Pal S, Bigbee J W, Saito M, Ariga T, Yu R K
Department of Biochemistry and Molecular Biophysics, Medical College of Virginia, Virginia Commonwealth University, Richmond 23298-0614, USA.
Neurochem Res. 1996 Apr;21(4):403-9. doi: 10.1007/BF02527703.
Previous studied from the laboratory demonstrated the presence of a UDP-galactose:Gb3Cer alpha 1-3galactosyltansferase activity responsible for the synthesis of a unique glycosphingolipid (GSL), Gal alpha 1-3Gb3Cer, in cultured PC12 pheochromocytoma cells (21). In this investigation, we examined the presence of this enzyme activity in isolated rat embryonic dorsal root ganglion neurons (DRGN), which, like pheochromocytoma cells, originate from the neural crest cells. DRGN exhibited the alpha-galactosyltransferase activity and the activity was comparable to that of the PC12 cells while several other rat tissues, with the exception of kidney, showed minimal activity. In order to define the spatial and temporal expression of Gal alpha 1-3Gb3Cer in DRGN, we examined the expression of Gal alpha 1-3Gb3Cer in cultured DRGN derived from embryonic day 16 rat embryos. Using a polyclonal antibody raised against Gal alpha 1-3Gb3Cer, we examined the localization of this glycolipid in DRGN cells after 5, 8, 12, and 15 days in culture. Immunostaining was restricted to the neurons while Schwann cells were negative. At day 5, the immunostaining was weak and confined to the cell body of the DRGN, though neurites were present at this stage. The period between days 5 and 15 represented a period of rapid neuritic growth and continued enlargement of the cell bodies. Immunoreactivity in the cell bodies increased dramatically by day 8. By day 12, immunoreactivity was present in neurites, and by day 15, was strong in both cells bodies and neurites. The expression of Gal alpha 1-3Gb3Cer in vivo was confirmed by immunostaining of frozen sections of dorsal root ganglia. Our present studies which demonstrate neuron-specific expression of Gal alpha 1-3Gb3Cer during neurotigenesis combined with previous observations for its expression in PC12 cells, strongly implicates this GSL in neuronal development.

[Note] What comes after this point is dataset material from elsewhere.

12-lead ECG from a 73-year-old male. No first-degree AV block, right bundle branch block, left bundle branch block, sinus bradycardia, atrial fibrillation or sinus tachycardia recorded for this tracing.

该实验室先前的研究表明,在培养的PC12嗜铬细胞瘤细胞中存在一种UDP-半乳糖:Gb3Cerα1-3半乳糖基转移酶活性,负责合成一种独特的糖鞘脂(GSL),即Galα1-3Gb3Cer(21)。在本研究中,我们检测了分离的大鼠胚胎背根神经节神经元(DRGN)中这种酶活性的存在,DRGN与嗜铬细胞瘤细胞一样,起源于神经嵴细胞。DRGN表现出α-半乳糖基转移酶活性,且该活性与PC12细胞的活性相当,而其他几种大鼠组织,除肾脏外,活性极低。为了确定Galα1-3Gb3Cer在DRGN中的时空表达,我们检测了源自胚胎第16天大鼠胚胎的培养DRGN中Galα1-3Gb3Cer的表达。使用针对Galα1-3Gb3Cer产生的多克隆抗体,我们检测了培养5、8、12和15天后该糖脂在DRGN细胞中的定位。免疫染色仅限于神经元,而施万细胞呈阴性。在第5天,免疫染色较弱,局限于DRGN的细胞体,尽管此时已有神经突。第5天至第15天期间是神经突快速生长和细胞体持续增大的时期。到第8天,细胞体中的免疫反应性显著增加。到第12天,神经突中出现免疫反应性,到第15天,细胞体和神经突中的免疫反应性都很强。背根神经节冰冻切片的免疫染色证实了Galα1-3Gb3Cer在体内的表达。我们目前的研究表明,Galα1-3Gb3Cer在神经发生过程中具有神经元特异性表达,结合之前在PC12细胞中对其表达的观察结果,强烈提示这种GSL在神经元发育中起作用。